Essere coro
di Piergiorgio Gallicani – Questo 2020 vedrà la X edizione della Festa della Repubblica organizzata in piazza per il 2 Giugno dal Coro parmigiano dei Malfattori, con i suoi ospiti ‘foresti’. Ma dopo la dislocazione decisa nell’ultima edizione, dall’usuale Piazzale Borri a Piazza Picelli nell’oltretorrente, quest’anno occorrerà di nuovo trasferirsi… su una piazza virtuale. Ci mancheranno un po’ gli abbracci; di certo, non i sorrisi, le chiacchiere – e soprattutto i canti. Anche per malvasia e lambrusco – ciascuno potrà liberamente organizzarsi in casa propria! Negli ultimi anni ho sempre risposto con gioia all’invito a partecipare alla festa, in qualità di attore; non mancherò di farlo anche quest’anno. Questa è la traccia del video intervento che intendo inviare agli amici Malfattori, traendo spunto dal tema prescelto per l’occasione:
ESSERE CORO
Stimabile Pubblico; “vogliate permettere a me, Coro, d’entrare in questa storia…”.
William Shakespeare, Enrico V
Ci sono tanti verbi, che possono reggere il sostantivo “coro” come predicato.
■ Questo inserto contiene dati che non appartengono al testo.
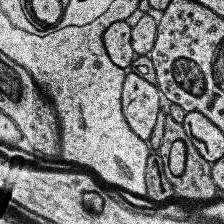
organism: Human
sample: Temporal Lobe
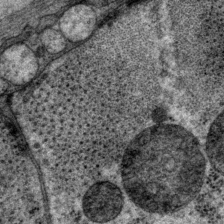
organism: P. pacificus
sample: Pharynx
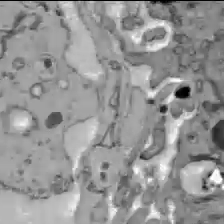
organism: C57BL Mouse
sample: Liver
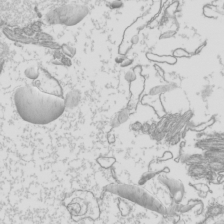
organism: Mouse
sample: Cilia; mouse epididymis
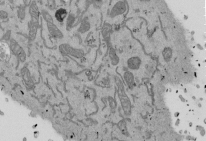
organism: Mouse
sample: ED-1 cell nuclei; centrioles
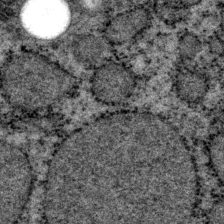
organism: P. pacificus
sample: Pharynx
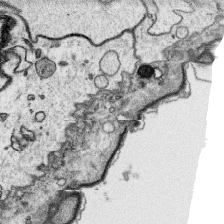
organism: Platynereis dumerilii
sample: Parapodia
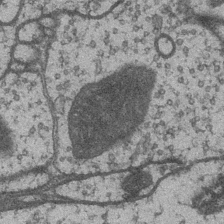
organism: Drosophila
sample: Optic medulla
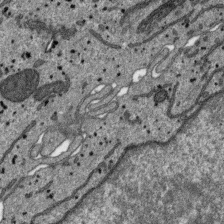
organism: Human
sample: Lung epithelial cells, uninfected (mock) control
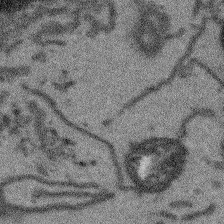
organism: Arabidopsis thaliana
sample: Root tip
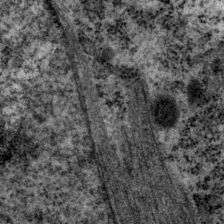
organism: P. pacificus
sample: Pharynx
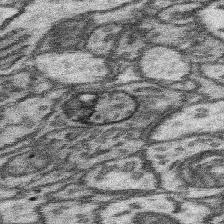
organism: Mouse
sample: Somatosensory cortex neuropil
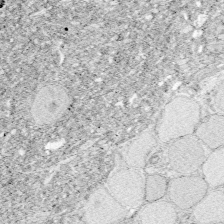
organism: Zebrafish
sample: Whole-Brain
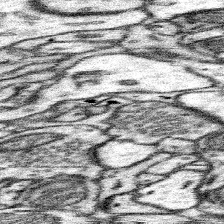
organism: Mouse
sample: Somatosensory cortex neuropil
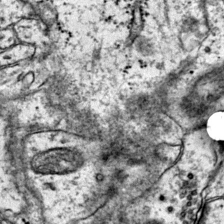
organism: Mouse
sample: Primary visual cortex
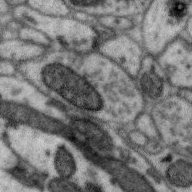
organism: Zebra finch
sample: Brain
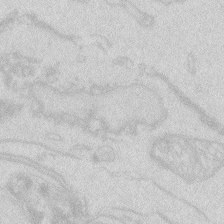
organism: Zebrafish
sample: Macrophage
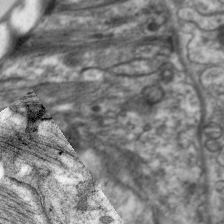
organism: C. elegans
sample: Pharynx
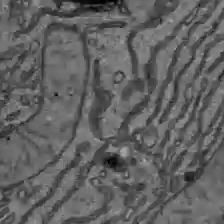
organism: C57BL Mouse
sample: Liver
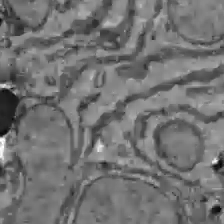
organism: C57BL Mouse
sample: Liver
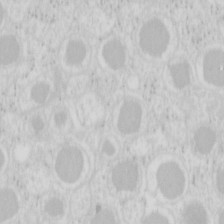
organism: Mouse
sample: Pancreas
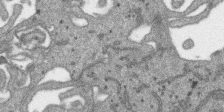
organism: Human
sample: Lung epithelial cells infected with SARS-CoV-2
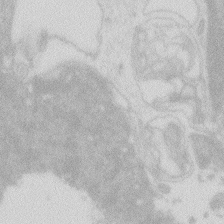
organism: Zebrafish
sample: Macrophage
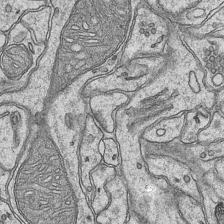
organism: Mouse
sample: CA1 Hippocampus
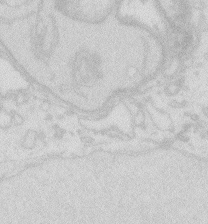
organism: Zebrafish
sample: Macrophage
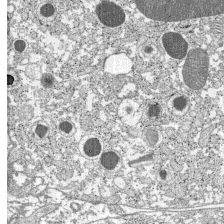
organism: C57BL Mouse
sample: Pancreatic islet
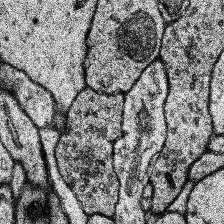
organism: Human
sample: Temporal Lobe
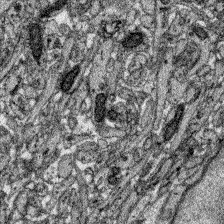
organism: Zebrafish
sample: Larval olfactory bulb
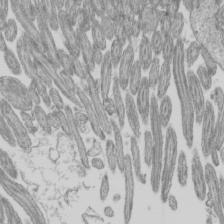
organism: Mouse
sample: Cilia; mouse epididymis
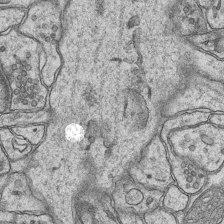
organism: Mouse
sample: CA1 Hippocampus
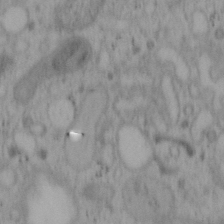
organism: Mouse
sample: OT-I killer T cells with ID8 ovarian cancer cells
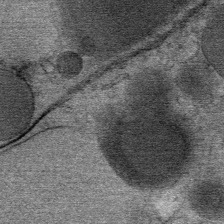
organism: Mouse
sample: Mouse Salivary gland
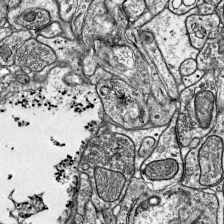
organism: Mouse
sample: Visual Cortex
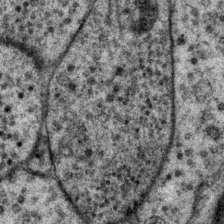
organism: P. pacificus
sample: Pharynx

Si può rispondere, cantare, recitare in – coro; ci si può unire al, o dissentire dal – coro; si può fare coro. Spesso, nel linguaggio comune, accoppiata a questi verbi la parola “coro” assume un valore non positivo; richiama alla mente immagini orwelliane da Grande Fratello, scene di adunate da regime totalitario, decerebrazione collettiva e rinuncia ai criteri di giudizio critico individuale; in tal senso è spesso preceduto, nel discorso pubblico, da una negazione: non voglio unirmi al coro dei detrattori, non aderirò al coro dei plaudenti…
Essere coro, io penso, è un’altra cosa. Perché il verbo essere ha un riferimento, uno spazio d’azione più alto o più profondo – scegliete voi – di qualsiasi altro, incluso il verbo “fare” che pure non è certo disprezzabile, con tutte le sue implicazioni.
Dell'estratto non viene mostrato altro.